Hwy 20, Madison, Limestone County
There are actually two places in Greenbrier, a small farming community a few miles west of Huntsville, where you can get your Bar-B-Que fix – the Greenbrier Restaurant is located in, well, “downtown” Greenbrier, whereas the Greenbrier Bar-B-Que is next to the Greenbrier Exit (3) of I-565, on Hwy 20.
Although they are easily confused with each other, bearing very similar names (the locals refer to the “downtown” location as the “Old Greenbrier”, although the other one claims to be the oldest Bar-B-Que in the Huntsville area … yes, things can be confusing here in Alabama at times), they are not related or otherwise connected to each other.
The Greenbrier Bar-B-Que next to the I-565 Exit is there since 1961, and has since become a Huntsville area landmark.
They serve the usual Bar-B-Que items, but also catfish, shrimp and crab. I am no big seafood fan, so I rather stick with the pork plate in those places.
One of the signature dishes at Greenbrier Bar-B-Que is their Hushpuppies. Not unlike the chips and salsa in a Mexican Restaurant, you get a basket full of those fried cornbread balls as a snack before the meal. Them puppies are not good for you, of course, but in all their fried, trans-fat glorifying, calorie burdened splendor, they are just a piece of the southern lifestyle. Soul food, if you will, that makes your heart sing, until your arteries are so clogged that the singing will stop eventually.
The variety they serve in the Greenbrier Bar-B-Que is actually one of the best I have ever had until now. They have just the right gooey-ness, with the perfect color and texture. The taste is great and you can certainly enjoy them without any sauce or dip on their own.
Apart from the puppies, I had the large pork plate, with potato salad and slaw as side dishes. The pork was very tender, but the taste was not especially “smoky-ish”, but rather more neutral than anything else.
But that is not necessarily a bad thing, because for the real Bar-B-Que taste, you need to poor some sauce over it anyway.
You can chose between a mild sauce, a spicy one, the inevitable Ketchup and a white sauce. The white sauce, of course, and everybody knows that here in Alabama, is for chicken. But you won’t get tarred and feathered if you (accidentally, of course …) use it on pork … just smile friendly when the locals give you that icy stare of disbelief, chuck down your meal quickly, and hope that your Japanese compact car can outrun their gun-rack-totin’ V8-Hemi-Triton-4x4-Offroad-Supercharged-ExtraHeavyDuty trucks.

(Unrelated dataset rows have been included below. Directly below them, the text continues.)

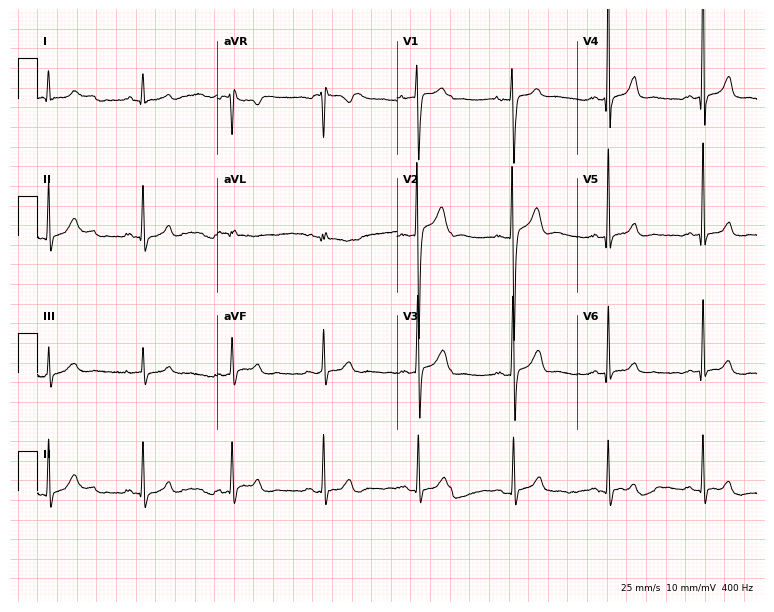
ECG — a 23-year-old man. Screened for six findings — first-degree AV block, right bundle branch block, left bundle branch block, sinus bradycardia, atrial fibrillation, sinus tachycardia — none is recorded. Other findings, if any, are not listed.
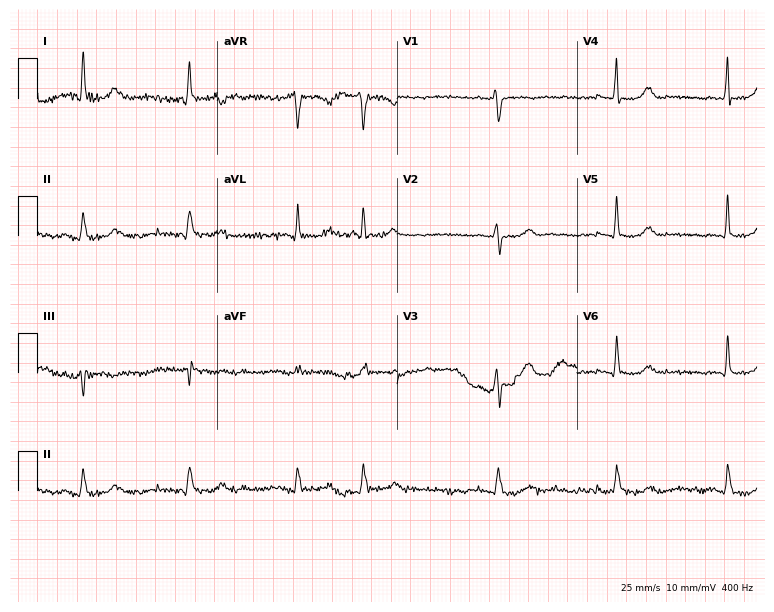
Resting 12-lead electrocardiogram (7.3-second recording at 400 Hz). Patient: a female, 70 years old. None of these six findings is recorded: first-degree AV block, right bundle branch block, left bundle branch block, sinus bradycardia, atrial fibrillation, sinus tachycardia. Findings outside these six are not listed.
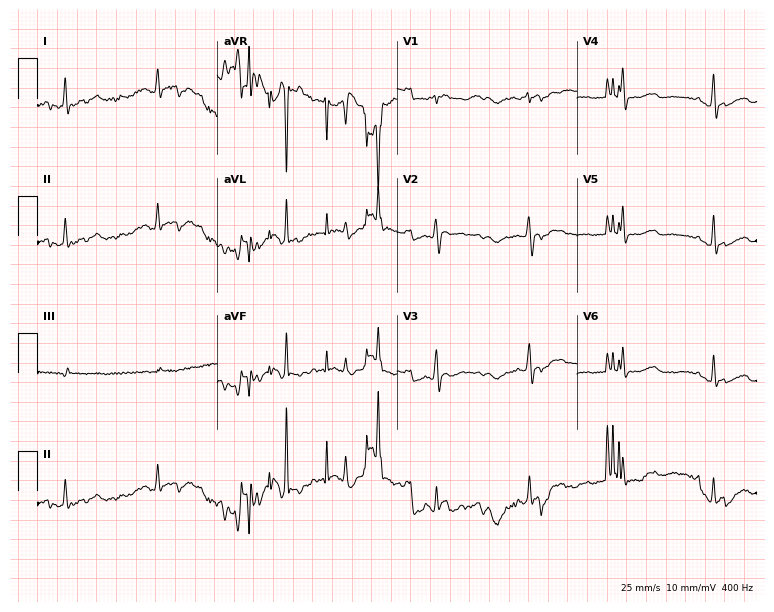
Resting 12-lead electrocardiogram (7.3-second recording at 400 Hz). Patient: a 51-year-old woman. None of these six findings is recorded: first-degree AV block, right bundle branch block, left bundle branch block, sinus bradycardia, atrial fibrillation, sinus tachycardia. Other findings, if any, are not listed.

But then, what sauce to chose? Well, don’t even try to reach for the Ketchup – this is only on the table for the occasional stray Tennessean, who lost his way in his own driveway and is staggering around now, half starved, on his quest to find the state border and get home to Mama safely.
The waitress does not even mention the Ketchup when she describes the sauces for you – a clear indication of the sauce pecking order. Well, she also does not tell you anything about the white sauce, either. After all, you ordered the pork plate, moron, and - doooh… white sauce, chicken, see above?!
It boils down to the mild and the spicy varieties then. The mild one is a bit on the sweet side, not unlike those “original, typical, 100% authentic” BBQ sauces you find in the local supermarket. The spicy one is spicy, but not too hot for my taste, maybe a notch or two below regular Tabasco.
Mixed together those two are just great.
So now I was settled, a good helping of my own mild and spicy sauce mixture on the pork, already filled up on hushpuppies, but nevertheless ready to dig in.
Well, not bad. The potato salad and the slaw were no revelations, but still get passing grades nevertheless. Together with the sauce-dripping pork it was a very tasty meal, nothing fancy or innovative, just a plain and simple good southern Bar-B-Que lunch.
For about ten bucks, with a soda, this is a very fair deal in my book.
The meal is served on plastic plates and bowls, with actual metal silverware, which is still not haute cuisine like, but markedly better than those places where you get styrofoam plates and plastic forks. As one can imagine, it surely is not the most upscale Restaurant on this planet, and might not qualify for a special award even in the Bar-B-Que scene, but it is clean (they got a 94 out of 100 from the health department), functional and somber. Other places adorn their walls with pictures, artifacts and memorabilia, whereas the Greenbrier Bar-B-Que only has that on a small spot at the counter where you pay your bill.
Service is quick, responsive and very friendly – you feel right at home there (well, at least until you pour the white sauce on your pork and ruin everybody’s day …).
To sum it up, it is a good place to eat, nothing special, but solid Bar-B-Que.